Visitors are shown ancient cannons installed at Fort Jesus. The cannons were used to ward off raiders coming through the ocean.[Photo provided by Otiato Opali/China Daily]
Site dated back to early colonial conquest in Africa tells the story of multicultural, interconnected Indian Ocean
Built by the Portuguese toward the end of the 16th century on the Kenyan coastline in Mombasa city, Fort Jesus tells the story of early colonial conquest in Africa and how the Portuguese at one time ruled the trade routes of the Indian Ocean.

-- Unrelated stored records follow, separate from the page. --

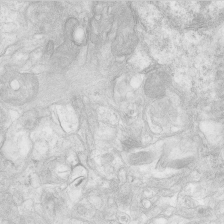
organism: Human
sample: Neocortex
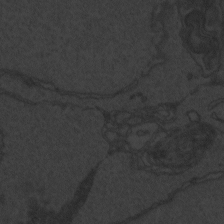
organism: Zebrafish
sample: Macrophage infected with Toxoplasma gondii
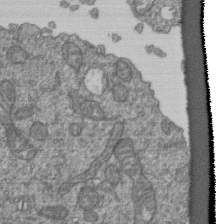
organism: Human
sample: Retinal organoid Rod and Cone cells
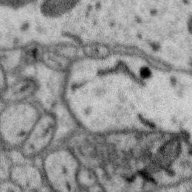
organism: Zebra finch
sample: Brain
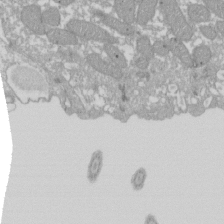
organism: Xenopus
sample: Cilia; centrioles in frog embryo cells
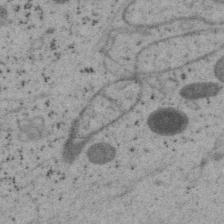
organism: Human
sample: HeLa cells
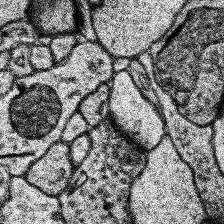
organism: Human
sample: Temporal Lobe
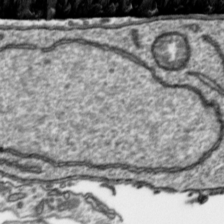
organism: Toxoplasma gondii
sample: Parasites in a vacuole inside a host cell
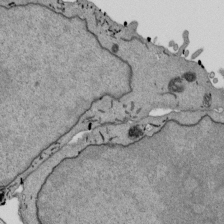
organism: Mouse
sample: ED-1 cell nuclei; centrioles
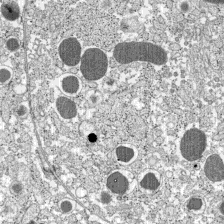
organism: C57BL Mouse
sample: Pancreatic islet
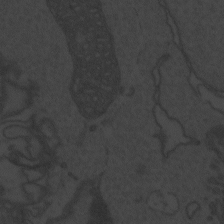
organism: Zebrafish
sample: Macrophage infected with Toxoplasma gondii
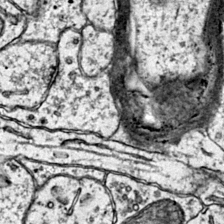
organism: Mouse
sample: Primary visual cortex
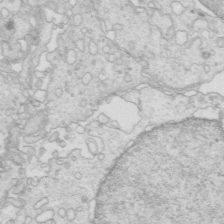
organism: Mouse
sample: Multiciliated cells
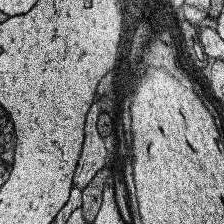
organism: Human
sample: Temporal Lobe
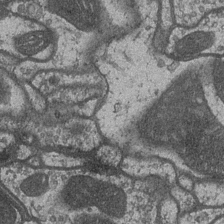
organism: Drosophila
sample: Optic medulla
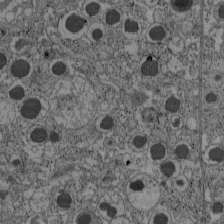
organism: C57BL Mouse
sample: Pancreatic islet
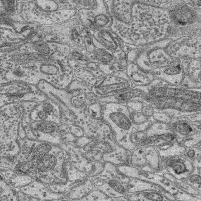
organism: Mouse
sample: Retina
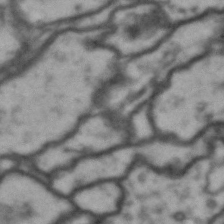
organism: Drosophila
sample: Brain
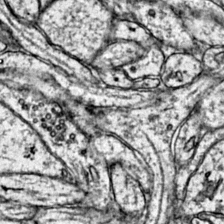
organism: Mouse
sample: Primary visual cortex
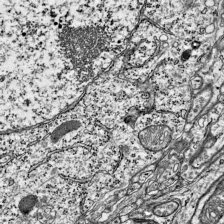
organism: Mouse
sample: Visual Cortex
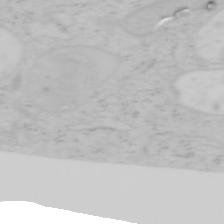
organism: Mouse
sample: OT-I killer T cells with ID8 ovarian cancer cells
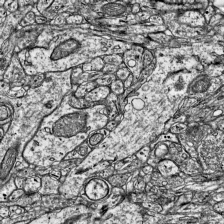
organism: Mouse
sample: Visual Cortex
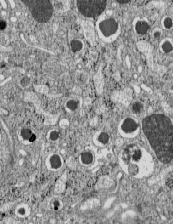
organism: C57BL Mouse
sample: Pancreatic islet
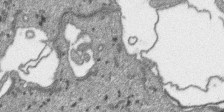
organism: Human
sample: Lung epithelial cells infected with SARS-CoV-2
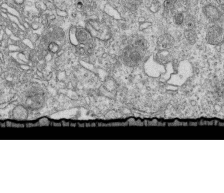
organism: Human
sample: HeLa cell HIV synapse
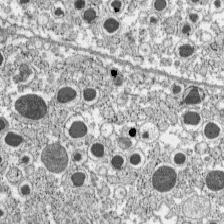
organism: C57BL Mouse
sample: Pancreatic islet
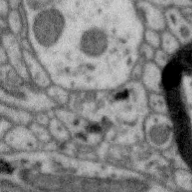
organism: Zebra finch
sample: Brain
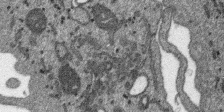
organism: Human
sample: Lung epithelial cells infected with SARS-CoV-2
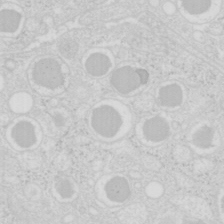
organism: Mouse
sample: Pancreas
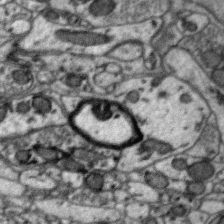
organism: Zebra finch
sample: Brain
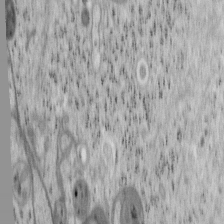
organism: Human
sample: HeLa cells
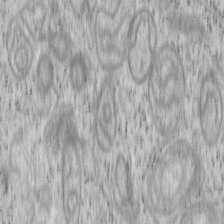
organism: Human
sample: HeLa cells
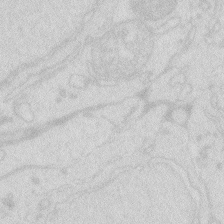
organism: Zebrafish
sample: Macrophage
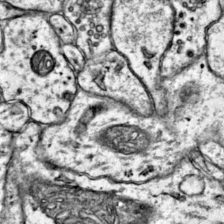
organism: Mouse
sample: Primary visual cortex
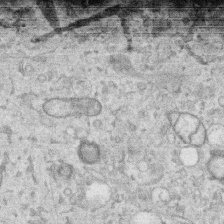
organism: Human
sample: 1205lu cells
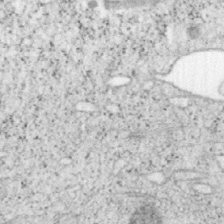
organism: Mouse
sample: OT-I killer T cells with ID8 ovarian cancer cells
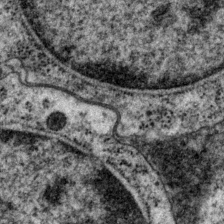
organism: P. pacificus
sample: Pharynx
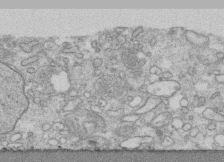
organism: Human
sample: CRL-1474
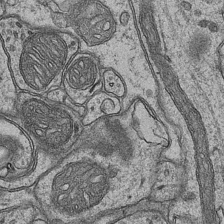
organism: Mouse
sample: CA1 Hippocampus
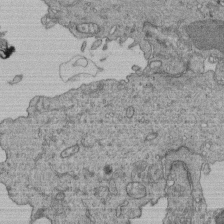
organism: Human
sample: Retinal organoid Rod and Cone cells
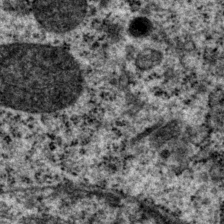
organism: P. pacificus
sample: Pharynx
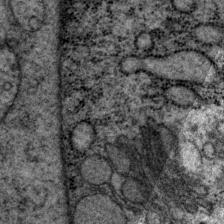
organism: P. pacificus
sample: Pharynx
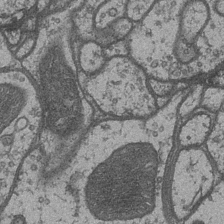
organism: Drosophila
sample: Optic medulla
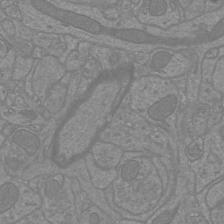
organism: Mouse
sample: Cortical neurons
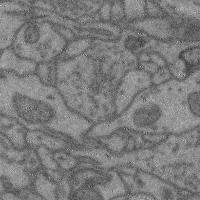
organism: Mouse
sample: Cerebral cortex
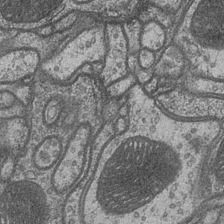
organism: Drosophila
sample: Optic medulla
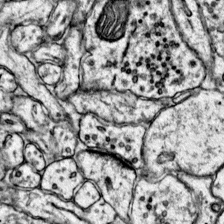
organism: Mouse
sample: Primary visual cortex
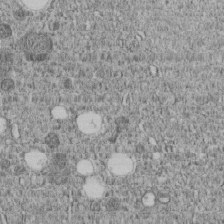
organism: C. elegans
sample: C. elegans embryo early stage
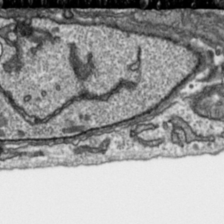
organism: Toxoplasma gondii
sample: Parasites in a vacuole inside a host cell
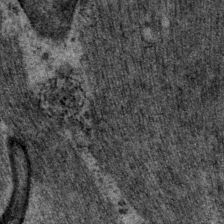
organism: P. pacificus
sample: Pharynx
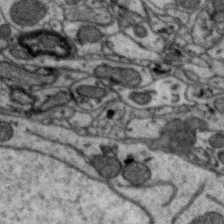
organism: Zebra finch
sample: Brain
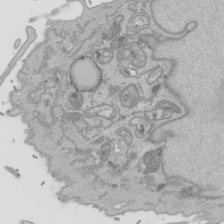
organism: Human
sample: Mitochondria in HCT116 cells
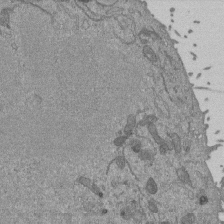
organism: Mouse
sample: ED-1 cell nuclei; centrioles
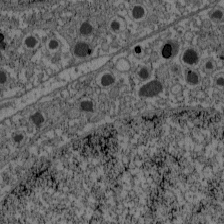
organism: C57BL Mouse
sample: Pancreatic islet
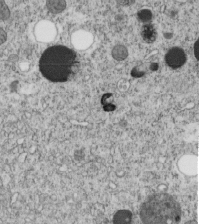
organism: C. elegans
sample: C. elegans embryo early stage
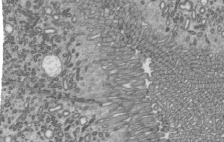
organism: Mouse
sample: Mouse epididymis efferent ductule cilia
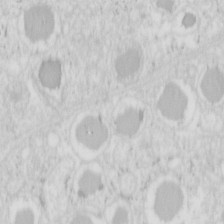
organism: Mouse
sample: Pancreas
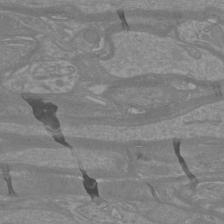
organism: Mouse
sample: Cortical neurons
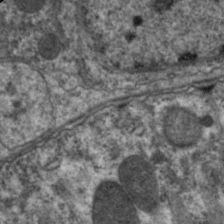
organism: C. elegans
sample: Pharynx
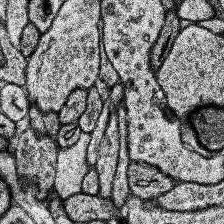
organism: Human
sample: Temporal Lobe
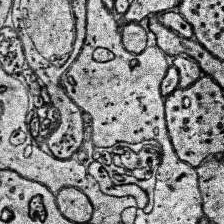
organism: Human
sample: Temporal Lobe
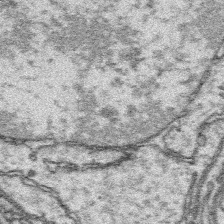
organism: Platynereis dumerilii
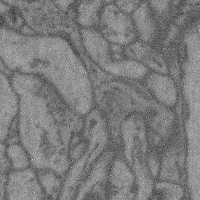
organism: Mouse
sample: Cerebral cortex
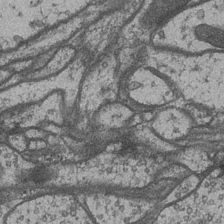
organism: Drosophila
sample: Optic medulla
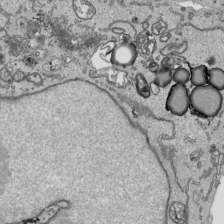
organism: Human
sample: Mitochondria in HCT116 cells
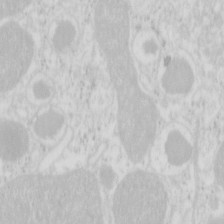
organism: Mouse
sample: Pancreas
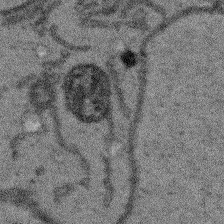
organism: Arabidopsis thaliana
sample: Root tip
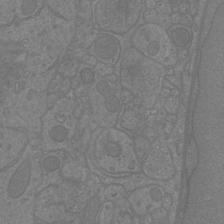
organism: Mouse
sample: Cortical neurons
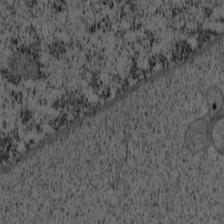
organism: African green monkey
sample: COS-7 cells
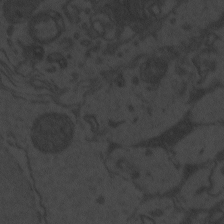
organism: Zebrafish
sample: Macrophage infected with Toxoplasma gondii
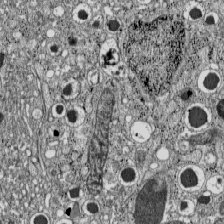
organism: C57BL Mouse
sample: Pancreatic islet
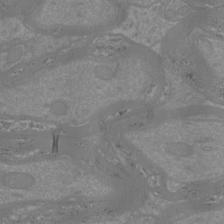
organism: Mouse
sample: Cortical neurons
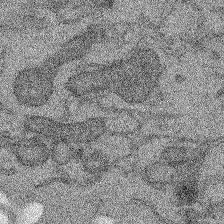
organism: Human
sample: HeLa cells
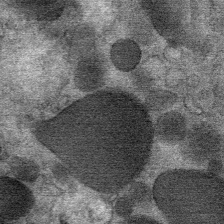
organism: Mouse
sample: Mouse Salivary gland
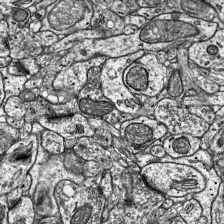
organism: Mouse
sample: Visual Cortex
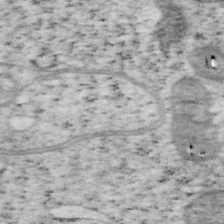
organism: Mouse
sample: OT-I killer T cells with ID8 ovarian cancer cells
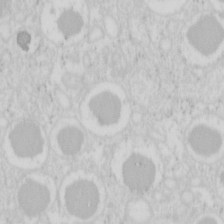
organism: Mouse
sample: Pancreas
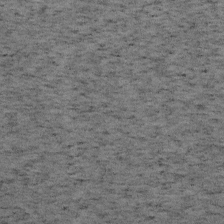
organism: Mouse
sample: OT-I killer T cells with ID8 ovarian cancer cells
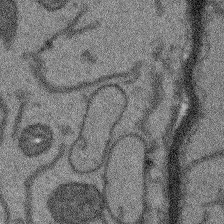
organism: Arabidopsis thaliana
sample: Root tip
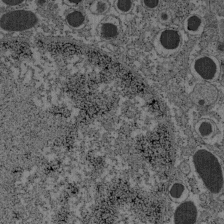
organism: C57BL Mouse
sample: Pancreatic islet
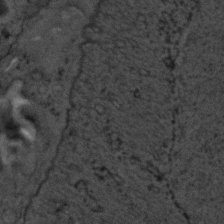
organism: C. elegans
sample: C. elegans embryo
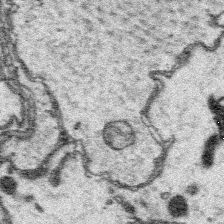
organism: Platynereis dumerilii
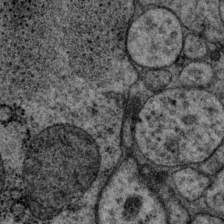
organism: P. pacificus
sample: Pharynx
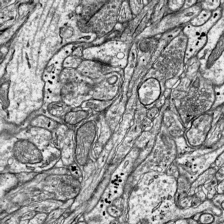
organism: Mouse
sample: Visual Cortex
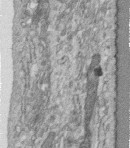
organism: Human
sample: Centriole in fibroblast cells
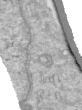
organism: Human
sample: Centriole in RPE cells
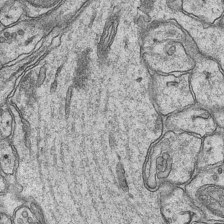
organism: Mouse
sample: CA1 Hippocampus
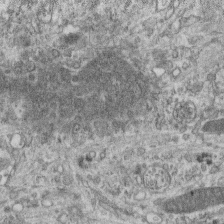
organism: Mouse
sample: Centriole in ependymal cells
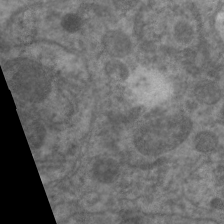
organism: C. elegans
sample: Pharynx
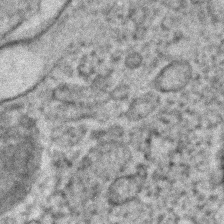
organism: C. elegans
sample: C. elegans embryo
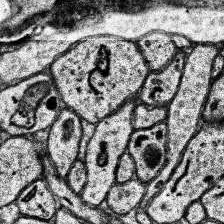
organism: Human
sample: Temporal Lobe
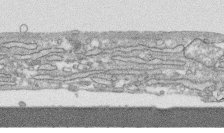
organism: Human
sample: CRL-1474
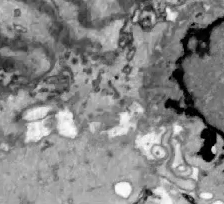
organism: Zebrafish
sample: Actinotrichia fibers
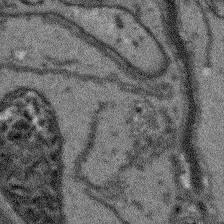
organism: Arabidopsis thaliana
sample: Root tip
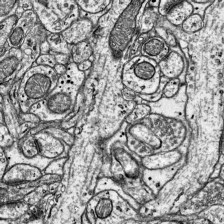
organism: Mouse
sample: Visual Cortex
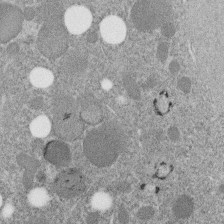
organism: C. elegans
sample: C. elegans embryo early stage
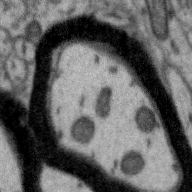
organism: Zebra finch
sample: Brain
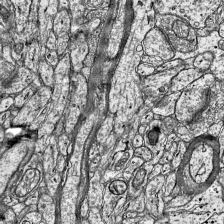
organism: Mouse
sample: Visual Cortex
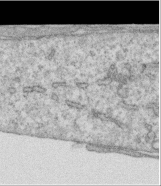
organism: Human
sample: Centriole in RPE cells
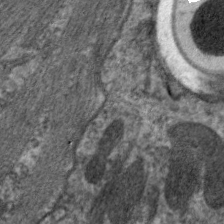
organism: C. elegans
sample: Pharynx
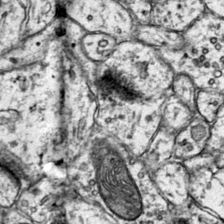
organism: Mouse
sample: Primary visual cortex
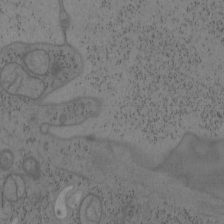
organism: Mouse
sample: OT-I killer T cells with ID8 ovarian cancer cells
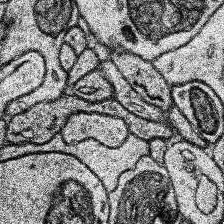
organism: Human
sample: Temporal Lobe
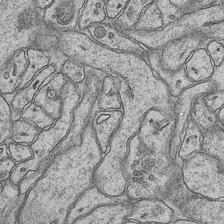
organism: Mouse
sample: CA1 Hippocampus
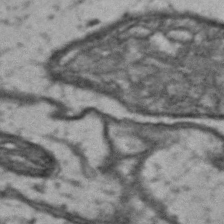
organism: Drosophila
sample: Brain
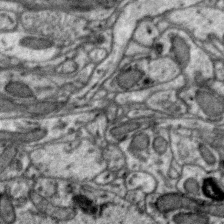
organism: Zebra finch
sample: Brain
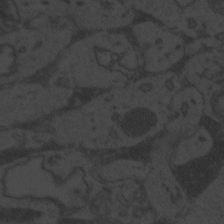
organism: Zebrafish
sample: Macrophage infected with Toxoplasma gondii
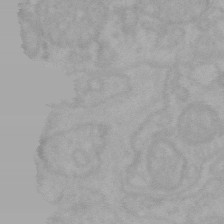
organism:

Lawrence Juma, a local tour guide, said that no fort in Africa has undergone as much turmoil as Fort Jesus. The massive and imposing fort has repeatedly changed hands since it was built by the Portuguese as states fought for control of this key choke-point for the flow of regional trade.
“From 1631 to 1875 Fort Jesus changed hands several times, being captured, overrun and recaptured by the Portuguese, Arab soldiers, African Swahili warriors and British colonialists. The battles for the control of the fort were fierce because whoever took over the fort became the master of the growing city of Mombasa and the wealth of the Indian Ocean trade routes,” Juma said.
Built between 1593 and 1596, the fort, which is protected by plastered coral walls as high as 18 meters, features a starlike, angular shape, designed so that any assailant trying to climb any of the walls could easily come under fire from one of its many watchtowers, and so that cannonballs would be more likely to ricochet rather than scoring a direct hit.
Seen from the air, the fort, which was designated a UNESCO World Heritage Site in 2011, was designed in Renaissance fashion to reflect the proportions of the human body, and looks like a man lying on his stomach facing the ocean.
“After completion the fort quickly became a vital asset for those desiring to control Mombasa Island and the surrounding trade routes and was won and lost nine times during various battles for the control of Kenya between 1631 and 1875 before finally resting with the British,” Juma said.
Walking around the fort, one can see elements left behind by each of the major powers that once occupied it. British and Portuguese influence can be seen in the various cannons found in the fort while the Omani Arabs marked their occupation by etching Koranic inscriptions into the wooden door posts and ceiling beams.
Fort Jesus was occupied by the Portuguese for almost a century, who used it as the main point of control over the port of Mombasa and the maritime traffic of the Swahili Coast. When it later fell into the hands of the Omani sultan, it was turned into an administrative center. When the British took over, the fort was converted into a prison until the eve of independence in 1958 when it was declared a National Monument.
Today the fort, which sits on a 2.36-hectare site, is open to visitors who can view some of the surviving historical structures, including an open water cistern used by the Portuguese to harvest rainwater, the ruins of a church built by the Portuguese and a 23-meter deep well bored by the Arabs.